Kepala Dinas Kesehatan Kota Yogyakarta, Emma Rahmi Aryani juga menegaskan adanya penurunan penyebaran Dengue yang signifikan setelah adanya penerapan Wolbachia.
“Jumlah kasus di Kota Yogyakarta pada bulan Januari hingga Mei 2023 dibanding pola maksimum dan minimum di 7 tahun sebelumnya (2015 – 2022) berada di bawah garis minimum,” terang Emma
“Masyarakat pada awalnya memang ada kekhawatiran karena pemahaman dari masyarakat itu nyamuk ini dilepas kok bisa mengurangi (DBD). Tapi seiring berjalan dan kita sudah ada edukasi, ada sosialisasi, sekarang masyarakat justru semakin paham, bahwa sebenarnya teknologi ini untuk mengurangi DBD,” papar Sigit Hartobudiono, Lurah Patangpuluhan Yogyakarta
Kendati demikian, keberadaan inovasi teknologi Wolbachia tidak serta merta menghilangkan metode pencegahan dan pengendalian dengue yang telah ada di Indonesia. Masyarakat tetap diminta untuk melakukan gerakan 3M Plus seperti Menguras, Menutup, dan Mendaur ulang serta tetap menjaga kebersihan diri dan lingkungan.
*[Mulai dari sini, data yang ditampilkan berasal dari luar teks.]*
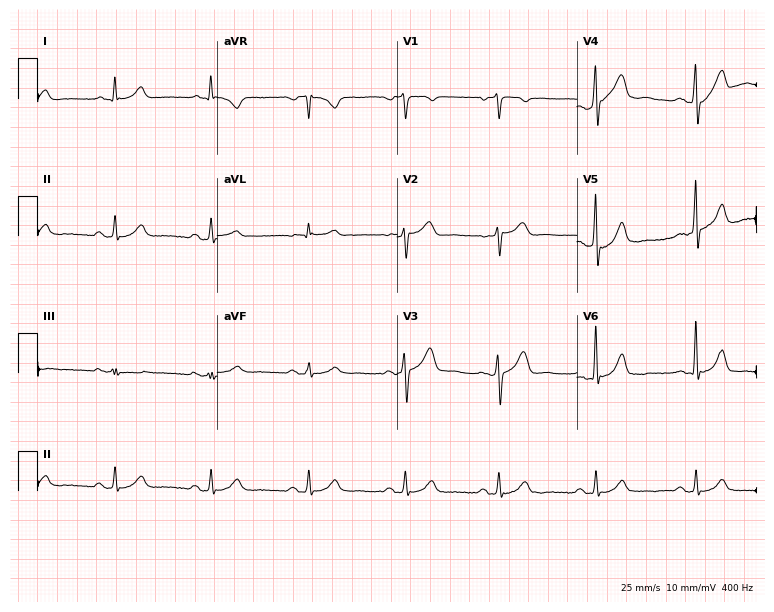
Resting 12-lead electrocardiogram. Patient: a 49-year-old male. None of these six findings is recorded: first-degree AV block, right bundle branch block, left bundle branch block, sinus bradycardia, atrial fibrillation, sinus tachycardia. Findings outside these six are not listed.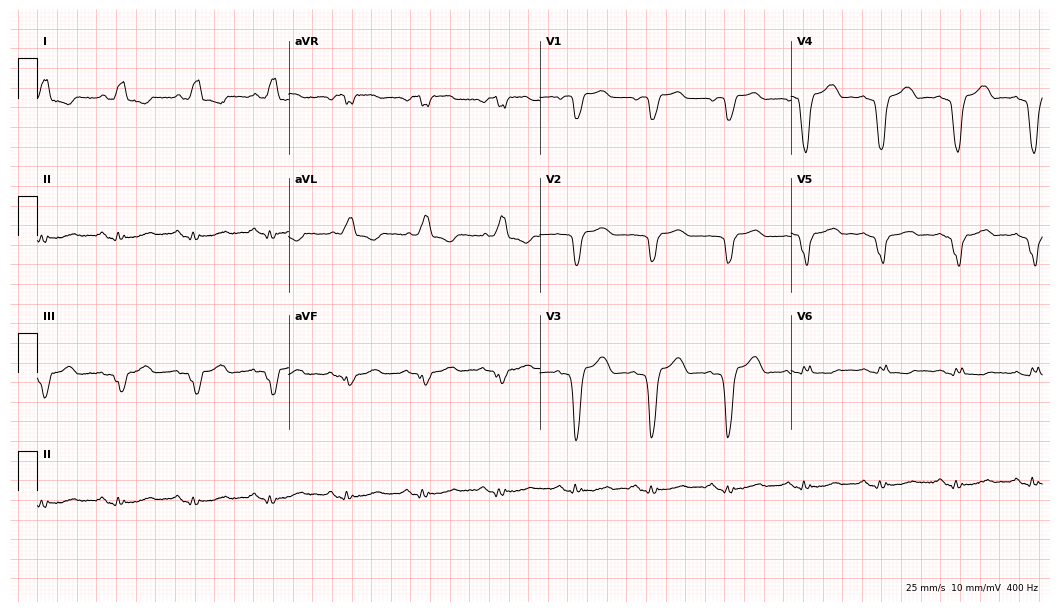
12-lead ECG from a 79-year-old female. Findings include left bundle branch block.

Program Wolbachia Ditolak Mantan Kemenkes RI
Di sisi lain, mantan Menteri Kesehatan RI, Siti Fadilah Supari dengan tegas menolak penyebaran nyamuk bionik Wolbachia.
“Penyebaran nyamuk Wolbachia ini membawa resiko bagi kesehatan masyarakat dan bisa menimbulkan penyakit baru yang berbahaya bagi kesehatan rakyat Indonesia. Segera hentikan!” ujar Siti Fadilah Supari.
“Ini seperti mengorbankan rakyat kita untuk menjadi kelinci percobaan, hal ini tidak dapat diterima. Siapa yang akan bertanggung jawab atas resiko-resiko yang mungkin muncul,” pungkas Siti Fadilah Supari saat konferensi pers.
Pada hari Minggu (12/11), “Gerakan Sehat Untuk Rakyat Indonesia” menyampaikan keprihatinan yang mendalam terkait adanya program Pemerintah berupa penyebaran telur nyamuk Aedes Aegypti yang terpapar bakteri Wolbachia dalam jumlah jutaan.
Acara tersebut tak hanya dihadiri oleh Mantan Menkes RI Siti Fadilah, melainkan banyak pembicara lainnya seperti Komjen Pol Drs Dharma Pongrekun SH MM MH, Mirah Sumirat SE (Presiden ASPEK Indonesia) dan Dr Ir Kun Wardana Abyoto, MT.